**Prompt:** Your answer should be one number: the count of lines in these entries that hold the word "Optics".

**Given information:**
-------------------------
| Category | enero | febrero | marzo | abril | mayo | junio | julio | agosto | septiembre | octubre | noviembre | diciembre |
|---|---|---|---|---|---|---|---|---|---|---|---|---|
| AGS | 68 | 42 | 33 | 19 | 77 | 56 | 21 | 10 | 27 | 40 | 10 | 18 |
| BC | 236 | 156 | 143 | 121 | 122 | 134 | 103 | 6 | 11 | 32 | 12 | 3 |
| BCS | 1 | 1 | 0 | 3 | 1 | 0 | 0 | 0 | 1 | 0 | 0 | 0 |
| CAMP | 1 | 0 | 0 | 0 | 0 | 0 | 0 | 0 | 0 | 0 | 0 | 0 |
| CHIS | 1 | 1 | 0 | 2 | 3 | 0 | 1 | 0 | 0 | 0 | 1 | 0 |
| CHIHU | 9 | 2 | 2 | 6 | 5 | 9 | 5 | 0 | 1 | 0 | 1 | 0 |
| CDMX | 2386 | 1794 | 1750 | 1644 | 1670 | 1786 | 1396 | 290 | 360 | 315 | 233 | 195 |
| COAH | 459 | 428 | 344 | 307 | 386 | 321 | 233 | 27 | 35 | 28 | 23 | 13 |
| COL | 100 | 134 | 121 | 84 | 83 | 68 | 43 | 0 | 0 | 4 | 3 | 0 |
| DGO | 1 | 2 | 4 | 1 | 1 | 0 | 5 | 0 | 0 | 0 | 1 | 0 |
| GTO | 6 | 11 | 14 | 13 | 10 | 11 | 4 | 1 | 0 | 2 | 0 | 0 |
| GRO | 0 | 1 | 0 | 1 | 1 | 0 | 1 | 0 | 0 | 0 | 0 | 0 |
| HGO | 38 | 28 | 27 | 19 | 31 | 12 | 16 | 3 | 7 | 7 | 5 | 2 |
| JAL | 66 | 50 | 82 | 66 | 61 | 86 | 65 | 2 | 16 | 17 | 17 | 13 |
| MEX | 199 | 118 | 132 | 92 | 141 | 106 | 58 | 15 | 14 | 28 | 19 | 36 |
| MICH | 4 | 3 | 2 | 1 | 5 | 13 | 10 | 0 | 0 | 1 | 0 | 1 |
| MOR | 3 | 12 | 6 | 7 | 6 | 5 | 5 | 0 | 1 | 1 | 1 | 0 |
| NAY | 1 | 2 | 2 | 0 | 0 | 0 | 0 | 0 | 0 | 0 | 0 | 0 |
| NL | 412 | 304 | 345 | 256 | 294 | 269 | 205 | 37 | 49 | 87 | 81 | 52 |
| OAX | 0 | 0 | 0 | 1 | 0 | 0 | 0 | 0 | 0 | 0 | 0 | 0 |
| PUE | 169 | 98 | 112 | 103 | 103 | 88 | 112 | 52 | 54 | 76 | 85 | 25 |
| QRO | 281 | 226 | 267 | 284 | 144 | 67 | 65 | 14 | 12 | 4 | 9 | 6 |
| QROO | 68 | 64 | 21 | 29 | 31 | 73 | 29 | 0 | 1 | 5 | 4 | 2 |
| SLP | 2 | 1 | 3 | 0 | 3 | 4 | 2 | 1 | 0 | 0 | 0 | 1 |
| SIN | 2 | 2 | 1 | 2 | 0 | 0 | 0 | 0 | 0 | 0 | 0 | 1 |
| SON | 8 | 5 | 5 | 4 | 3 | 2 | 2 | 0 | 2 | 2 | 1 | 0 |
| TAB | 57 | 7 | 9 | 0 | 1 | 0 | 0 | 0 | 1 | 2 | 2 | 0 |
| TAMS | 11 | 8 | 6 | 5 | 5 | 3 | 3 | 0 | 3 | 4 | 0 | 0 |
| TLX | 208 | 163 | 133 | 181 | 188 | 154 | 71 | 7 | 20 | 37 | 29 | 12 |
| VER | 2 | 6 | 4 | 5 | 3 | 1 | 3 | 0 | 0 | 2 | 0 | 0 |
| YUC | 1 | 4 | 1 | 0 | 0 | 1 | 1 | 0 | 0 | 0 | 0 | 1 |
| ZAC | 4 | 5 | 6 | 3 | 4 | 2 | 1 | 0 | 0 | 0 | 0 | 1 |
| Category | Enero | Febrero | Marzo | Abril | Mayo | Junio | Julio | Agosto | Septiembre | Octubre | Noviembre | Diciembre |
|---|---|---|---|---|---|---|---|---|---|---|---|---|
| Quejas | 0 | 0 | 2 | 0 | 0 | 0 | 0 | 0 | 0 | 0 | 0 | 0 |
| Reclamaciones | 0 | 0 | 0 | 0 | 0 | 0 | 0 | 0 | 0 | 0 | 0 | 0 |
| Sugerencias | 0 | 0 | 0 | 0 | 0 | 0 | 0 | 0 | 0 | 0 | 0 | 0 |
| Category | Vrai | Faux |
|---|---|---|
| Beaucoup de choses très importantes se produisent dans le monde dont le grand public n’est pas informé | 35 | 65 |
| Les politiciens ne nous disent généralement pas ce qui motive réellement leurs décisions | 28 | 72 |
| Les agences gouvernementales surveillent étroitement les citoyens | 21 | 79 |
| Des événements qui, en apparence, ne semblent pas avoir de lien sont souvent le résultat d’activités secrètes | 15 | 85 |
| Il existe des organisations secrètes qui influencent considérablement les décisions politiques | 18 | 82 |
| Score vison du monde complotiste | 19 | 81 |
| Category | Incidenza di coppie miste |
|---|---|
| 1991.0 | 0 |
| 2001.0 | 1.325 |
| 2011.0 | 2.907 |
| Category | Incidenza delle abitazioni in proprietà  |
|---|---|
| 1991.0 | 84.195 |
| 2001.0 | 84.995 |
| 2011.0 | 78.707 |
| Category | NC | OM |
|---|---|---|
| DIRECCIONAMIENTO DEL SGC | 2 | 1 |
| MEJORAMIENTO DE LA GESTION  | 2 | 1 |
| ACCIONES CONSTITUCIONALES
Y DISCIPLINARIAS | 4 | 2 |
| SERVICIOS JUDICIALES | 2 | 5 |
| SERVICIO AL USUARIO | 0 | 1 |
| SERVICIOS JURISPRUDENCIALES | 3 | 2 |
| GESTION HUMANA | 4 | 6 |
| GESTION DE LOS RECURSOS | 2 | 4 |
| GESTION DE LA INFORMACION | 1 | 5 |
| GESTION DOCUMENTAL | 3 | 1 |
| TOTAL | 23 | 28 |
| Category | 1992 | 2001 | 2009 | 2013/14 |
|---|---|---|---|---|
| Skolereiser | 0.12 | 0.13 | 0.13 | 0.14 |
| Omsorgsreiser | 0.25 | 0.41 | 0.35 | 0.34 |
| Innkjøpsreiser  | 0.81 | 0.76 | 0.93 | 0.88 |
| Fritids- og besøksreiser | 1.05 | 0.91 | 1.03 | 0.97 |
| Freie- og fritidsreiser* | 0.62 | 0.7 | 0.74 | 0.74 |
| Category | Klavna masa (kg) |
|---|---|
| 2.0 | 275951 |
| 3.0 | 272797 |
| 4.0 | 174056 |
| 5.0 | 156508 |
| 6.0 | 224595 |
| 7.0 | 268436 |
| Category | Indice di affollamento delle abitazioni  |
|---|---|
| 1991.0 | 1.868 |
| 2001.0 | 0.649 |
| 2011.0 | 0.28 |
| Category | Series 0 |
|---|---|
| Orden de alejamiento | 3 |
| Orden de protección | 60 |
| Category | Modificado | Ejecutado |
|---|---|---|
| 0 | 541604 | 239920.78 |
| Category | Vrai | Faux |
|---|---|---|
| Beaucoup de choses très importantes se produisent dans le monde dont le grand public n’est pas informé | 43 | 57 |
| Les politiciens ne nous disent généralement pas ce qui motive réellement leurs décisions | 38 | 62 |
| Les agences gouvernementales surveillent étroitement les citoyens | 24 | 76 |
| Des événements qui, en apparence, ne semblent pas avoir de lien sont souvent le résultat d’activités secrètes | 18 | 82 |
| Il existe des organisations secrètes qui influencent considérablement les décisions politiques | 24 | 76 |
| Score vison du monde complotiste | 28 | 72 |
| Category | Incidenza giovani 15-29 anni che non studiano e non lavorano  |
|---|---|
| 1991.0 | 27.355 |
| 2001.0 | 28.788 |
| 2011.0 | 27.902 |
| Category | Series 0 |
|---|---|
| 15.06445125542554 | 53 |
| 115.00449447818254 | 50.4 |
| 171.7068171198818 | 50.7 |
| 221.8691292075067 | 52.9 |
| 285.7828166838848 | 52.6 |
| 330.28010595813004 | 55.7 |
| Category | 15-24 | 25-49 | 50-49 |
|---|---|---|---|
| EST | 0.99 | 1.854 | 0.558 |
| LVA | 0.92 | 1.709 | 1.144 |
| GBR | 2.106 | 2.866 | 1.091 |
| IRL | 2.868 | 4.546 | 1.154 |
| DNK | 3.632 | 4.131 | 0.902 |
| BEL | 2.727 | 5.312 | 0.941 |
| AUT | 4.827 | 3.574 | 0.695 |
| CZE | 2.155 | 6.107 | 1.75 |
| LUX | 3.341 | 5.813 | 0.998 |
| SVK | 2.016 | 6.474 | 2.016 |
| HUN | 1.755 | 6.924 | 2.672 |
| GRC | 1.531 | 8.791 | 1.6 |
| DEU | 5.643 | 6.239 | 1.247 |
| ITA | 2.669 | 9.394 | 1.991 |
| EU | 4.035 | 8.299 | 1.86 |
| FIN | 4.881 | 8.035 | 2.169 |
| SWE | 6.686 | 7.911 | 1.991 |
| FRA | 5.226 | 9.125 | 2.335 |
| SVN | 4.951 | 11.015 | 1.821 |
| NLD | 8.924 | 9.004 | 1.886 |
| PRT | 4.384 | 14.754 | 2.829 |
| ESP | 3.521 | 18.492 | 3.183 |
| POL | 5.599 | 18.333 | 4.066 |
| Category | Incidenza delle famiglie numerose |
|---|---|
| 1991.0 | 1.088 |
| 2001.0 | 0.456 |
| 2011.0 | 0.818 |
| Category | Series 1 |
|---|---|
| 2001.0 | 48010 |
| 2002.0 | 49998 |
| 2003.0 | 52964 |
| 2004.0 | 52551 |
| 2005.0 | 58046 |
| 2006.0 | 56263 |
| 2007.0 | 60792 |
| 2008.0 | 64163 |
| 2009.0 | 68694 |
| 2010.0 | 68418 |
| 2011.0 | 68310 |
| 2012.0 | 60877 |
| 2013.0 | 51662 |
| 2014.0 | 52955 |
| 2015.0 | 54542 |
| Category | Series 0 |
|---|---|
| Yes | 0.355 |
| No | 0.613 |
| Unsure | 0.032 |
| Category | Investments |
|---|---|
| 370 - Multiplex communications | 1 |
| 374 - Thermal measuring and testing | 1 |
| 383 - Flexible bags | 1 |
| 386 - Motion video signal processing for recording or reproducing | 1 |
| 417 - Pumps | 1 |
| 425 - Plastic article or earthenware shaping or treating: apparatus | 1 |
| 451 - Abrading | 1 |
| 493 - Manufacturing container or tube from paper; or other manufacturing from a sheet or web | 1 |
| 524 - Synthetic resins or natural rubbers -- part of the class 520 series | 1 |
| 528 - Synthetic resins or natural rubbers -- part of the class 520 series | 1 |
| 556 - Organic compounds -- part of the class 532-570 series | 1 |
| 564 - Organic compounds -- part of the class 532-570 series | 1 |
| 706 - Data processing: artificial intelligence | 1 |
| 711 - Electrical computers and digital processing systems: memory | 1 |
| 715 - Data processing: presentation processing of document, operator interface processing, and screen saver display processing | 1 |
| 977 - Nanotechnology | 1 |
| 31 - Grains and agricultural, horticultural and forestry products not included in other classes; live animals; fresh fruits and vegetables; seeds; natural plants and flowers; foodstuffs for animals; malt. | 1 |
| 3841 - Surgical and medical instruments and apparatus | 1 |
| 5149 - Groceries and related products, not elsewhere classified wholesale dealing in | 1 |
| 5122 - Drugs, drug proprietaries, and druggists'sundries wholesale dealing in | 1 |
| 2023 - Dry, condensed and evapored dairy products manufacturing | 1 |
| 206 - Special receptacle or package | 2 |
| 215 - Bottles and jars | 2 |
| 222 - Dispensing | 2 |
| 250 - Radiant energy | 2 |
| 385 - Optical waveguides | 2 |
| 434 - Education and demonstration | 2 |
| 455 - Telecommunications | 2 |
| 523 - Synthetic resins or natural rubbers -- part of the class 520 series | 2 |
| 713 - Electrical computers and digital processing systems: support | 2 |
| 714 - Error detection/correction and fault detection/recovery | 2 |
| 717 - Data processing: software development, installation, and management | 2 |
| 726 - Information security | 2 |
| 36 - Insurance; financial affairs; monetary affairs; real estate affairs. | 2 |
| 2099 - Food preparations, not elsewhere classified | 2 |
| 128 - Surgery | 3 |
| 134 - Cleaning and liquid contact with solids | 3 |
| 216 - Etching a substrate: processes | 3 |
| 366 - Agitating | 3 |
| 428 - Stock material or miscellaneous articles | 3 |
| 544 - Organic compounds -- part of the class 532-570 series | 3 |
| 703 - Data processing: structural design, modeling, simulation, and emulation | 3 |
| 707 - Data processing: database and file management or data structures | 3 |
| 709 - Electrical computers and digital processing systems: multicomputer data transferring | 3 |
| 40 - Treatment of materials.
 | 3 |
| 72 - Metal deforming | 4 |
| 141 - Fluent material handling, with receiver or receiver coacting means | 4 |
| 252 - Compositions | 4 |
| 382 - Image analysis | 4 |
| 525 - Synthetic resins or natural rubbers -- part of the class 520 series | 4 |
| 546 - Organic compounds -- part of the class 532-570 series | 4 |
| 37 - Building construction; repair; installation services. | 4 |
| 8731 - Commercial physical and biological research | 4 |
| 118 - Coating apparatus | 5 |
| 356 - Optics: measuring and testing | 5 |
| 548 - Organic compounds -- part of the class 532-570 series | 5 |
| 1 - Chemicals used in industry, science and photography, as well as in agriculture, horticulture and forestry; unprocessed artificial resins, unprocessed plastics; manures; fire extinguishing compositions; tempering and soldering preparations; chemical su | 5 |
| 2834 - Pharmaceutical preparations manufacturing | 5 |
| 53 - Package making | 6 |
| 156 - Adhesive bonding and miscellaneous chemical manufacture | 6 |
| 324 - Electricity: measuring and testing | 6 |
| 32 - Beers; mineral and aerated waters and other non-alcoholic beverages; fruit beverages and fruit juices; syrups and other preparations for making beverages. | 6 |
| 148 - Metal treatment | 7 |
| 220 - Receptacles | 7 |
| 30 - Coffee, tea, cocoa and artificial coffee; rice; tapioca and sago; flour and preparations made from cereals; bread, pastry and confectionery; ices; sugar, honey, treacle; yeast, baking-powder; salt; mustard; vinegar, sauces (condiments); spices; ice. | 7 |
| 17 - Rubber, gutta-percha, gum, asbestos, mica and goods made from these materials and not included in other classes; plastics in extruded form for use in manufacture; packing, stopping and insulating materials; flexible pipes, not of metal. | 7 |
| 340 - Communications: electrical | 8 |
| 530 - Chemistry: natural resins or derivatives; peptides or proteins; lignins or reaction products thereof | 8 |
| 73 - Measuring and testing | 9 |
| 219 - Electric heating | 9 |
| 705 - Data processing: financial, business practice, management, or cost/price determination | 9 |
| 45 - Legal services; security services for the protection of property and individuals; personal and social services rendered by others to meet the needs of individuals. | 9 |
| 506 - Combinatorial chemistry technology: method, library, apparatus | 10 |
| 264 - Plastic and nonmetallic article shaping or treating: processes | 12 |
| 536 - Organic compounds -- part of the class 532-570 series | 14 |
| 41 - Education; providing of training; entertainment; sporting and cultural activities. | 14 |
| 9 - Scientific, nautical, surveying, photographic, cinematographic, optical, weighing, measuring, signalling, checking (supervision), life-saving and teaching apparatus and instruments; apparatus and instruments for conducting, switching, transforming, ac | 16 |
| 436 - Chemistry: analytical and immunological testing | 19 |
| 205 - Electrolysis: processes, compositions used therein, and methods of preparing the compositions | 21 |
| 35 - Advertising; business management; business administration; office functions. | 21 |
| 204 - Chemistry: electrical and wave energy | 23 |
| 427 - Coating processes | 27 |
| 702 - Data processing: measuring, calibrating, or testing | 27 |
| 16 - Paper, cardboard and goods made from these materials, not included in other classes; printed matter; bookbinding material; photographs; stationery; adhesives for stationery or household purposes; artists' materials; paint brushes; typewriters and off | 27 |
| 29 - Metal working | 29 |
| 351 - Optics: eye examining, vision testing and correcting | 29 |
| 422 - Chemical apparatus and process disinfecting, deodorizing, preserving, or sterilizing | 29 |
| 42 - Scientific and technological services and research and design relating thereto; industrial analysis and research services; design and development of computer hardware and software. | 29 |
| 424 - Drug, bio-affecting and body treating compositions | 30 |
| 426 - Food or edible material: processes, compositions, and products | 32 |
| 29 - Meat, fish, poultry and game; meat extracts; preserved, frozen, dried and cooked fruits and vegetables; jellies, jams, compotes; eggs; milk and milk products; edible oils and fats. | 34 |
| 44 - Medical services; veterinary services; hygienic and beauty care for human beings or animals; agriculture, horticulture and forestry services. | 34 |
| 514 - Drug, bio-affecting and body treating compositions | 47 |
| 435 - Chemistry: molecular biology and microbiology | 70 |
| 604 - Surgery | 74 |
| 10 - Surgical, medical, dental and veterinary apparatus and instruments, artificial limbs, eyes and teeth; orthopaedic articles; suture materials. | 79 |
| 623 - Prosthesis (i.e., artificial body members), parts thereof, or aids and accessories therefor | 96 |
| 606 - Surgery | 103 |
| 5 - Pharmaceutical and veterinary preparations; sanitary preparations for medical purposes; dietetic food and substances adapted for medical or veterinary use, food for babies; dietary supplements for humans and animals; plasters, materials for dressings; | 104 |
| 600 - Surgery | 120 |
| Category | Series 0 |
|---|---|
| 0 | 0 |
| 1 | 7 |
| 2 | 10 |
-------------------------
**Completed exercise:** 2